Material to process:
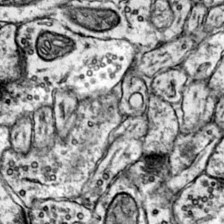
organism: Mouse
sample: Primary visual cortex
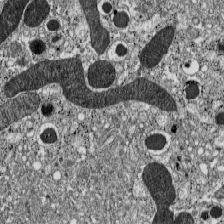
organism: C57BL Mouse
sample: Pancreatic islet
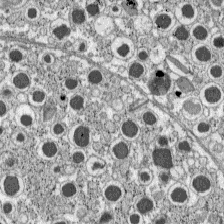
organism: C57BL Mouse
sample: Pancreatic islet
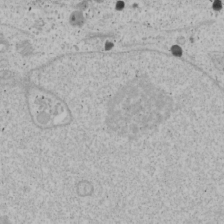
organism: Human
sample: Mitochondria in U2OS cells
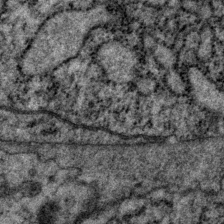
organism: P. pacificus
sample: Pharynx
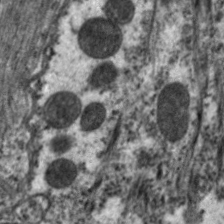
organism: C. elegans
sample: Pharynx
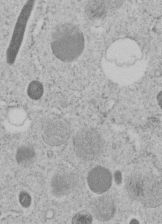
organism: C. elegans
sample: C. elegans embryo early stage
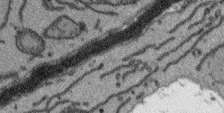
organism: Arabidopsis thaliana
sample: Root tip
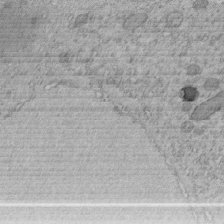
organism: C. elegans
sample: C. elegans embryo early stage
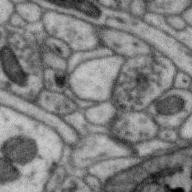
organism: Zebra finch
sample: Brain
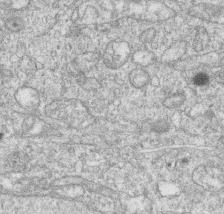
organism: Human
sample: HeLa cell HIV synapse
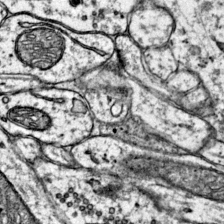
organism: Mouse
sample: Primary visual cortex
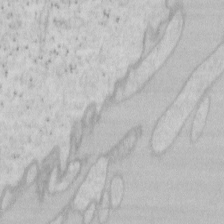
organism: Human
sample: HeLa cells
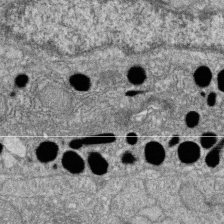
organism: Zebrafish
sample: Cilia; retinal pigment epithelium
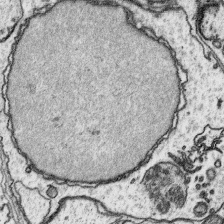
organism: Platynereis dumerilii
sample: Parapodia
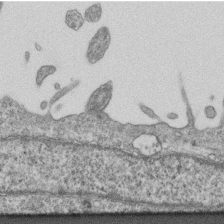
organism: Mouse
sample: Centriole in ependymal cells
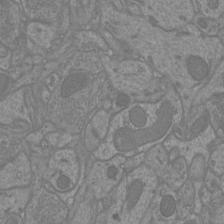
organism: Mouse
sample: Cortical neurons
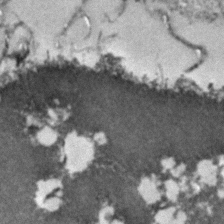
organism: Zebrafish
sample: Zebrafish embryo
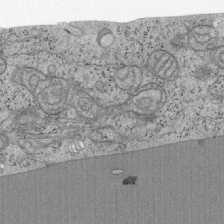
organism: Human
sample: HeLa cells
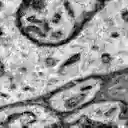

Problem statement: Would you print the material exactly once more, without any of its pictures?

Result:
organism: Mouse
sample: Primary visual cortex
organism: C57BL Mouse
sample: Pancreatic islet
organism: C57BL Mouse
sample: Pancreatic islet
organism: Human
sample: Mitochondria in U2OS cells
organism: P. pacificus
sample: Pharynx
organism: C. elegans
sample: Pharynx
organism: C. elegans
sample: C. elegans embryo early stage
organism: Arabidopsis thaliana
sample: Root tip
organism: C. elegans
sample: C. elegans embryo early stage
organism: Zebra finch
sample: Brain
organism: Human
sample: HeLa cell HIV synapse
organism: Mouse
sample: Primary visual cortex
organism: Human
sample: HeLa cells
organism: Zebrafish
sample: Cilia; retinal pigment epithelium
organism: Platynereis dumerilii
sample: Parapodia
organism: Mouse
sample: Centriole in ependymal cells
organism: Mouse
sample: Cortical neurons
organism: Zebrafish
sample: Zebrafish embryo
organism: Human
sample: HeLa cells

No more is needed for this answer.